Fig. 4. Ace^ti282a/+ zebrafish exhibit aberrant craniofacial geometry. A relative warp analysis revealed two principal component axes that discriminate ace^ti282a/+ zebrafish from their wild-type siblings (A). The inset illustrates the position of fourteen landmarks used to describe the craniofacial skeleton in the lateral view. (B), Deformation grids as a function of the axes that differentiate ace^ti282a/+ and +/+ individuals. Ace^ti282a/+ animals exhibited an expanded frontal region of the skull (purple triangle), relative to the length of the posterior region of the cranium (green line).
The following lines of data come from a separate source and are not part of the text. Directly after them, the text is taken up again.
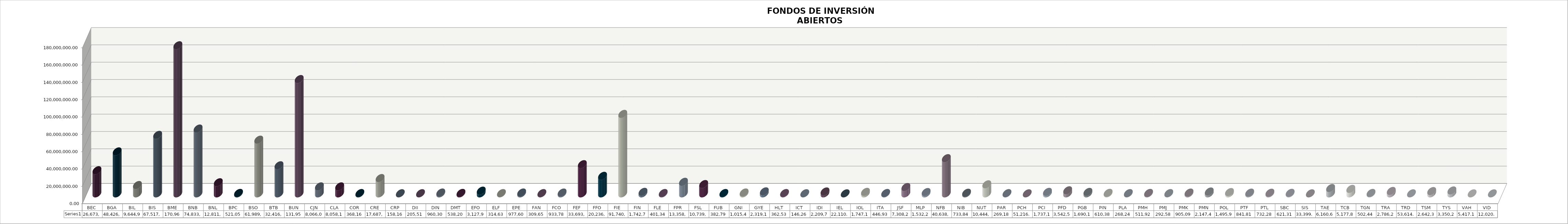
| Category | Series 0 |
|---|---|
| BEC | 26673955.77 |
| BGA | 48426991.73 |
| BIL | 9644917.68 |
| BIS | 67517010.51 |
| BME | 170967392.64 |
| BNB | 74833711.64 |
| BNL | 12811768.56 |
| BPC | 521054.3 |
| BSO | 61989710.34 |
| BTB | 32416077.81 |
| BUN | 131959390.49 |
| CJN | 8066073.99 |
| CLA | 8058130.22 |
| COR | 368169.93 |
| CRE | 17687312.81 |
| CRP | 158169.1 |
| DII | 205514.38 |
| DIN | 960302.77 |
| DMT | 538209.64 |
| EFO | 3127919.97 |
| ELF | 314637.75 |
| EPE | 977603.59 |
| FAN | 309655.98 |
| FCO | 933786.02 |
| FEF | 33693708.84 |
| FFO | 20236854.28 |
| FIE | 91740027.65 |
| FIN | 1742751.87 |
| FLE | 401345.86 |
| FPR | 13358838.71 |
| FSL | 10739545.71 |
| FUB | 382794.07 |
| GNI | 1015422.5 |
| GYE | 2319165.72 |
| HLT | 362534.27 |
| ICT | 146265.72 |
| IDI | 2209724.14 |
| IEL | 22110.96 |
| IOL | 1747183.77 |
| ITA | 446934.84 |
| JSF | 7308286.71 |
| MLP | 1532256.69 |
| NFB | 40638518.03 |
| NIB | 733849.36 |
| NUT | 10444884.36 |
| PAR | 269188.17 |
| PCH | 51216.7 |
| PCI | 1737136.51 |
| PFD | 3542559.32 |
| PGB | 1690108.46 |
| PIN | 610380 |
| PLA | 268242.59 |
| PMH | 511927.7 |
| PMJ | 292580.76 |
| PMK | 905098.85 |
| PMN | 2147462.82 |
| POL | 1495941.34 |
| PTF | 841811.97 |
| PTL | 732281.34 |
| SBC | 621313.91 |
| SIS | 33399.27 |
| TAE | 6160637.8 |
| TCB | 5177848.16 |
| TGN | 502449.58 |
| TRA | 2786255.22 |
| TRD | 53614.93 |
| TSM | 2642360.48 |
| TYS | 3350251.7 |
| VAH | 5417.14 |
| VID | 12020.4 |

Ace^ti282a/+ zebrafish also exhibited coordinated changes in the configuration of the upper jaws (blue triangle), and in the relative height of the skull (yellow line).

Fig. 5. TRAP and AP activity is elevated in the jaws of ace^ti282a/+ zebrafish. A greater proportion of the lower jaw was TRAP positive in ace^ti282a/+ animals relative to homozygous wild-types siblings (A, B, F, F-ratio = 30.6, p < 0.001). Ace^ti282a/+ zebrafish also exhibited greater AP actively, localized to the anterior portion of the low jaw (C, D, G, F-ratio = 7.24, p = 0.01). The higher levels of both TRAP and AP activity observed in the mandibles of ace^ti282a/+ zebrafish are consistent with the occurrence of aberrant and ectopic bone formation (arrowhead and arrow, respectively, in panel E).

Fig. 6. Fgf8 mRNA is expressed in distinct anatomical regions of the mature craniofacial skeleton. (A) A 6-month-old wild-type zebrafish head showing fgf8 expression in the upper jaw apparatus (black arrow), operculum (white arrow), and sagittal suture (inset). Scale bar equals 1 mm. (B) The dissected operculum shows fgf8 expression throughout the subopercle (sop) and along the proximal–distal surface of the opercle (op) (black arrow). Scale bar = 500 μm. (C) Expression of fgf8 is also observed along the ventral surface of the mandible. Scale bar = 500 μm.